In [1]:
import numpy as np
import os
import pandas as pd
pd.set_option('display.max_columns', None)
import matplotlib.pyplot as plt
# import seaborn as sns
import pickle
import time
import gc
from tqdm import tqdm, tqdm_notebook

%matplotlib inline

#每次可以输出多个变量
from IPython.core.interactiveshell import InteractiveShell
InteractiveShell.ast_node_interactivity = "all"

from pylab import rcParams
rcParams['figure.figsize'] = 14, 6

import warnings
warnings.filterwarnings("ignore")

#中文字体
import matplotlib
matplotlib.use('qt4agg')
#指定默认字体
matplotlib.rcParams['font.sans-serif'] = ['SimHei']
matplotlib.rcParams['font.family'] = 'sans-serif'
#解决负号'-'显示为方块的问题
matplotlib.rcParams['axes.unicode_minus'] = False

In [2]:
df = pd.read_csv('./feature/df_feature4_ctr_extra.csv', encoding='utf-8', nrows=1)
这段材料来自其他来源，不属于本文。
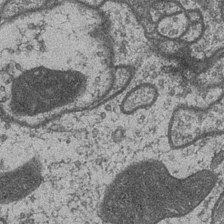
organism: Drosophila
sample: Optic medulla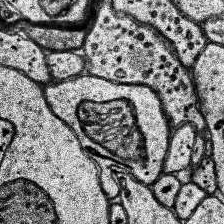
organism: Human
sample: Temporal Lobe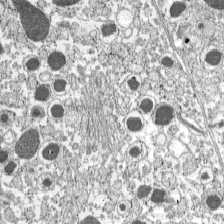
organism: C57BL Mouse
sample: Pancreatic islet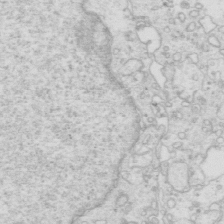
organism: Mouse
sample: Multiciliated cells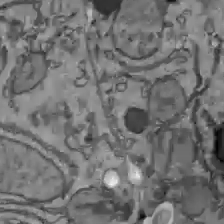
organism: C57BL Mouse
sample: Liver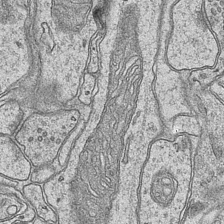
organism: Mouse
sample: CA1 Hippocampus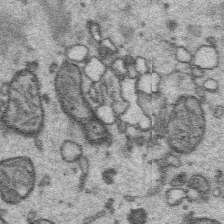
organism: Platynereis dumerilii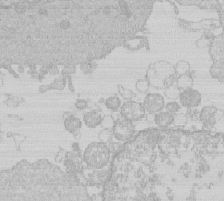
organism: Human
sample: Macrophage cells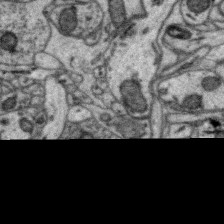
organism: Zebra finch
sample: Brain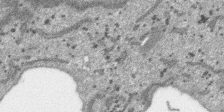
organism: Human
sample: Lung epithelial cells infected with SARS-CoV-2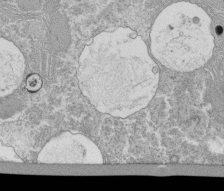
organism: Tetrahymena
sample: Cilia in tetrahymena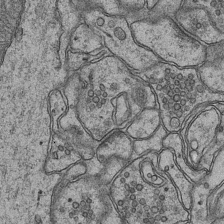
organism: Mouse
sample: CA1 Hippocampus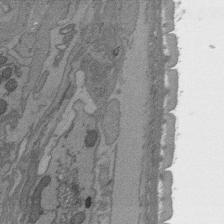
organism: C. elegans
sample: AFD neurons C. elegans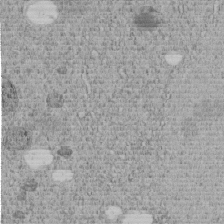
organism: C. elegans
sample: C. elegans embryo early stage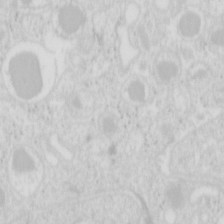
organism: Mouse
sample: Pancreas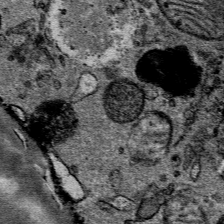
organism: Mouse
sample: Mouse Salivary gland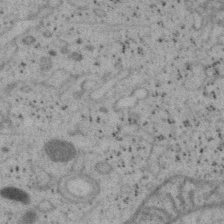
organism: Human
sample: HeLa cells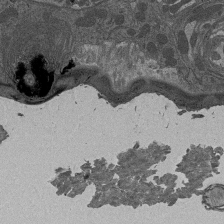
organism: Drosophila
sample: Antenna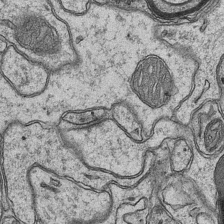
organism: Mouse
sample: CA1 Hippocampus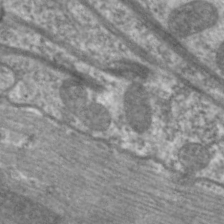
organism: C. elegans
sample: Pharynx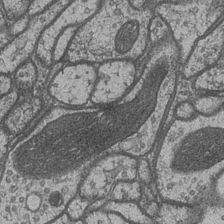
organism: Drosophila
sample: Optic medulla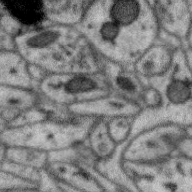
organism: Zebra finch
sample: Brain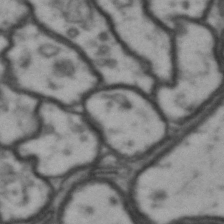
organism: Drosophila
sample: Brain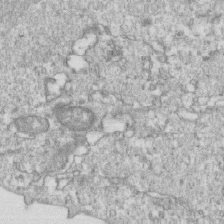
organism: Mouse
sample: Activated OT-1 CD8+ T cells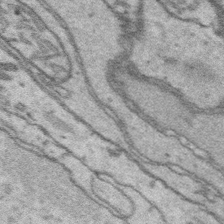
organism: Platynereis dumerilii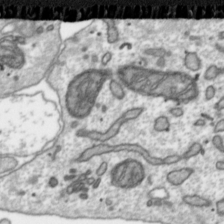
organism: Toxoplasma gondii
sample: Parasites in a vacuole inside a host cell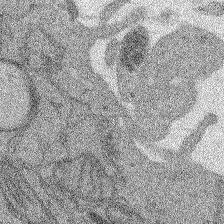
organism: Human
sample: HeLa cells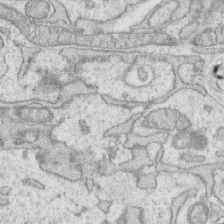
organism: Human
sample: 1205lu cells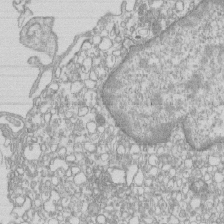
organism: Mouse
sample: Macrophages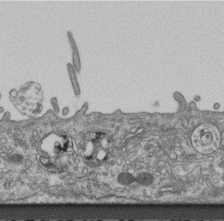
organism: Mouse
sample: Centriole in ependymal cells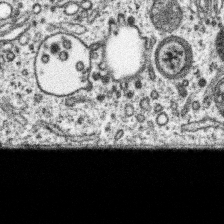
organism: Human
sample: HeLa cells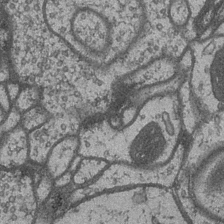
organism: Drosophila
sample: Optic medulla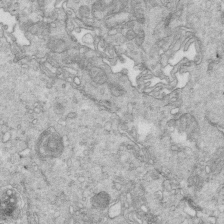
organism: Mouse
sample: Multiciliated cells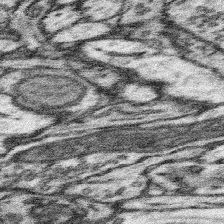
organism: Mouse
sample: Somatosensory cortex neuropil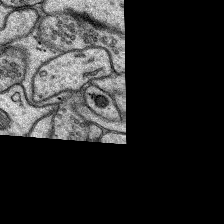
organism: Rat
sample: Hippocampus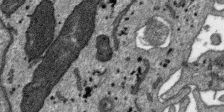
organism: Human
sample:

cont_fea = ['dict_len', 'title_rate', 'max_title_rate', 'title_rate_max_sub', 'title_rank_in_query', 'title_rank_in_query_origin', 'rank_first_origin_rate', 'rank_first_origin_rate_sub']
cont_fea += [i for i in df.columns if '_count' in i]
cate_fea = ['is_max_rate', 'is_first_rate', 'title_equal_prefix', 'prefix_in_title', 'title_startswith_prefix','title_endswith_prefix', 'rate_big5', 'title_in_query']
long_cate_fea = ['user_id', 'item_id']

df = pd.read_csv('./feature/df_feature4_ctr_extra.csv', encoding='utf-8', usecols=long_cate_fea+['tag', 'label', 'is_val']+cont_fea+cate_fea)
df.shape

(2100000, 51)

In [3]:
feature1 = pd.read_csv('./feature/feature_rank_query.csv')
feature2 = pd.read_csv('./feature/feature_rank_query_re.csv')
feature3 = pd.read_csv('./feature/feature_dict_dis.csv')
feature4 = pd.read_csv('./feature/feature_vector_dis.csv')
feature5 = pd.read_csv('./feature/feature_re_pretit_rate.csv')
feature6 = pd.read_csv('./feature/feature_titpre_dis.csv')

cont_fea += list(feature1.columns)
cont_fea += list(feature2.columns)
cont_fea += list(feature3.columns)
cont_fea += list(feature4.columns)
cont_fea += list(feature5.columns)
cont_fea += list(feature6.columns)

feature1.shape
feature2.shape
feature3.shape
feature4.shape
feature5.shape
feature6.shape

(2100000, 6)

(2100000, 4)

(2100000, 2)

(2100000, 8)

(2100000, 14)

(2100000, 6)

In [4]:
df = pd.concat([df, feature1, feature2, feature3, feature4, feature5, feature6], axis=1)
df.shape

(2100000, 91)

## 稀疏矩阵表示

In [6]:
from scipy.sparse import csr_matrix, csc_matrix, hstack

In [7]:
user_id_dict = dict(zip(df.user_id.unique(), range(len(df.user_id.unique()))))
item_id_dict = dict(zip(df.item_id.unique(), range(len(df.item_id.unique()))))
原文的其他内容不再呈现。